BARGAINING POWER OF SUPPLIERS
A number of suppliers supply Starbucks raw materials and other commodities. Suppliers in their high numbers highly rate Starbucks due to the sheer amount of supplies required by the company worldwide. The availability of coffee beans required by Starbucks is not in doubt although the Arabica coffee is not easily available. Prices are therefore set by Starbucks and cannot be influenced by suppliers. There is a low bargaining power for suppliers.
BARGAINING POWER FOR BUYERS
Consumers have an abundance of choice since there is intense competition in the industry. The modern customer is aware of his/her choices and is well-informed. Customers would move to a rival firm if prices are increased by Starbucks or any other company within the industry. Thus, there is a high bargaining power for buyers.
THREAT OF SUBSTITUTES
Substitutes exist for all Starbucks products. Starbucks products can also be more expensive than the cost of the substitutes. This is because tea and coffee can be made at home by many people. Therefore, there is a high threat of substitutes.
One of the key strengths for Starbucks is their pricing strategy for its premium coffee. The focus on customer service and quality is the basis of pricing of the premium coffee although there are numerous customers who are willing to part with more money for Starbucks products. A large customer base and market share is enjoyed by Starbucks despite of the industry’s competition. Exorbitant prices can be charged since higher bargaining power has been achieved through variety of products and premium quality.
ACHIEVING COMPETITIVE ADVANTAGE
One of the key competitive edges of Starbucks is its range of products. Coffee products are value-added with the addition of flavors. Snacks and tea are also sold alongside coffee. Choice and a fulfilling experience are guaranteed for every Starbucks customer with the large range of products. Another competitive advantage for Starbucks is customer service (Dess, 2018).
For any brand, leadership is regarded as an important advantage. Good leadership has made companies such as Google and Apple very successful over the years. Kevin Johnson is regarded as a visionary leader and he mainly concentrates on creativity and ethics. Major milestones have been accomplished under his smart and able leadership. Currently, among all coffee brands globally, Starbucks coffee stands out and it is a leading player in the world. Kevin Johnson should be credited with the brand’s success.
COURSE OF ACTION RECOMMENDED
The focus of the strategic goals of Starbucks should competencies and related strengths of the Corporation. For instance, the brand can be made even stronger through implementation of various strategies. Production stability and resource access can be increased through supply chain diversity improvement. In order to gain and sustain existing customers, marketing aggressiveness should be increased by Starbucks.

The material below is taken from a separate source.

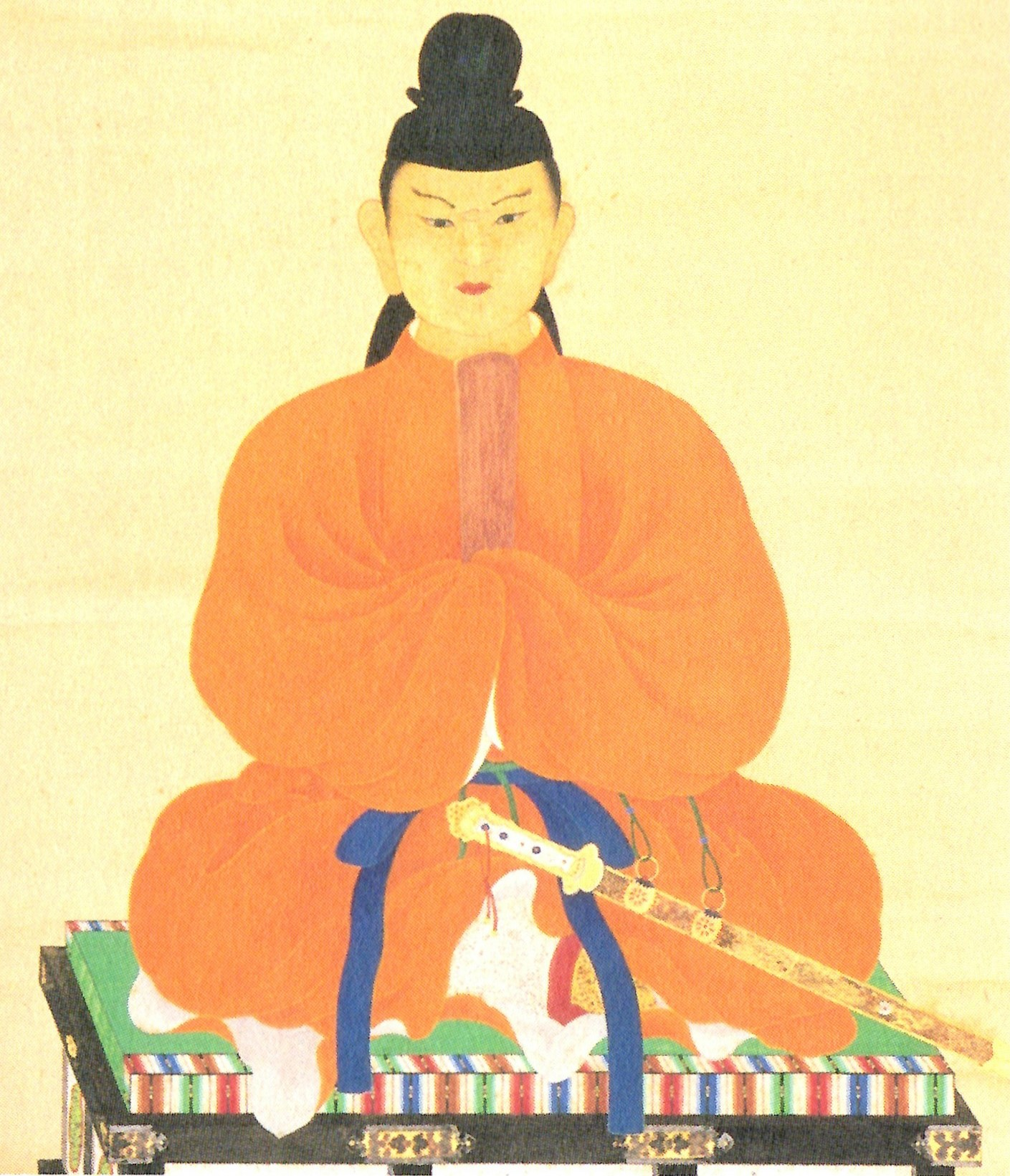 弘文天皇の御影。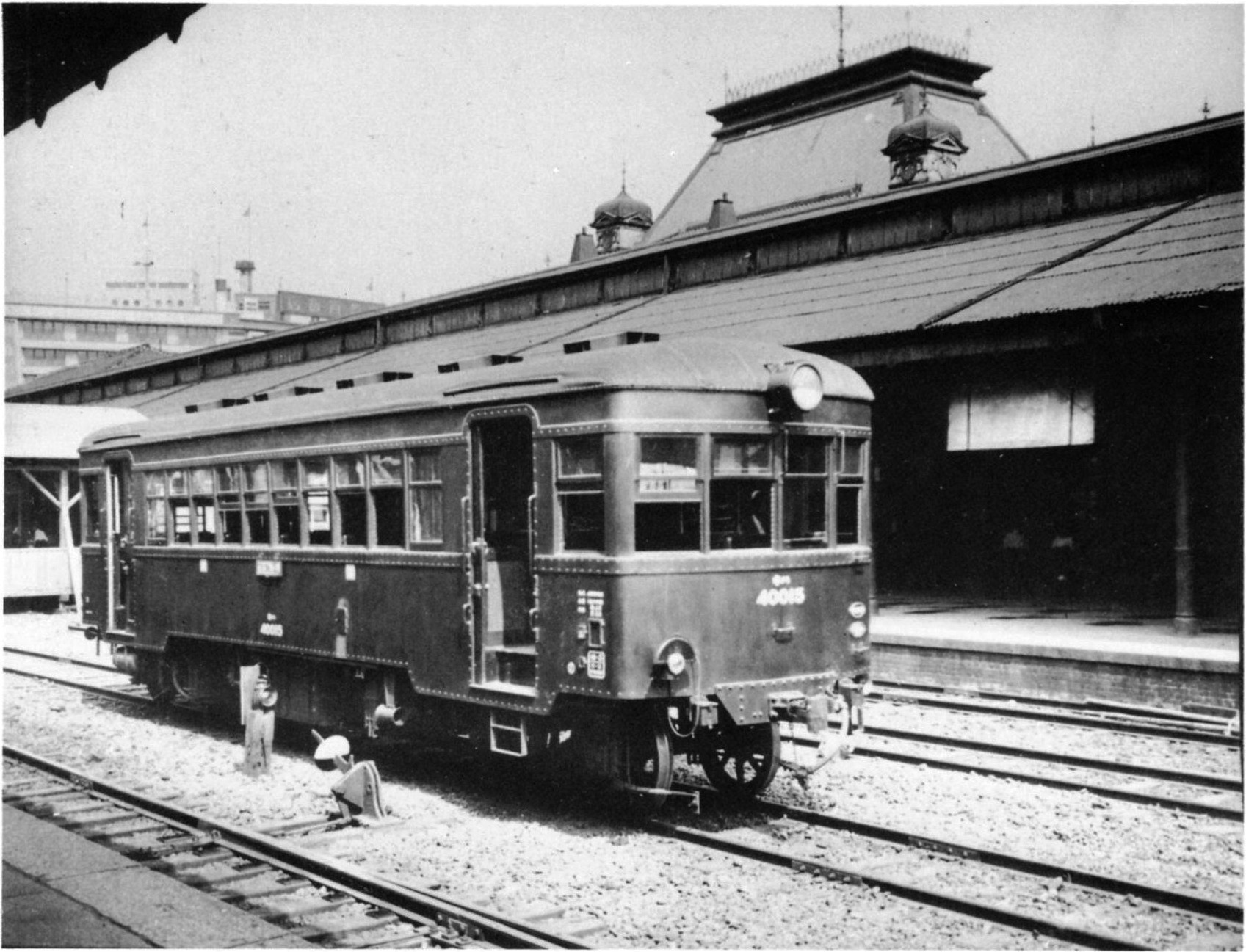 キハ40000形気動車キハ40015、大阪駅にて。背後に二代目大阪駅舎(昭和10年6月から解体)、左に阪急百貨店(梅田阪急ビル)が見える。西成線で使われていた1934年(昭和9年)頃。

Despite the competition, Starbucks competencies need to be strengthened even though its strengths as shown by the SWOT analysis are sufficient to counter the force of its competitors.
Dess, G. (2018). Strategic Management: Text and Cases. [VitalSource Bookshelf]. Retrieved
Sokol, V., and Jordanov, K. (2020). Site selection for small retail stores using sustainable and location-driven indicators: Case study: Starbucks coffee shops in Los Angeles.
Tu, Y. T., and Chang, H. C. (2012). Corporate brand image and customer satisfaction on loyalty: An empirical study of Starbucks coffee in Taiwan. Journal of Social and Development Sciences, 3, 24-32.
Windiana, L., Bakhtiar, A., Kurniasih, V. R., and Basamah, S. (2020). The Effect of Green Marketing toward the Consumers Buying Interest of Starbucks Coffee Mediated By Brand Image. HABITAT, 31, 36-41.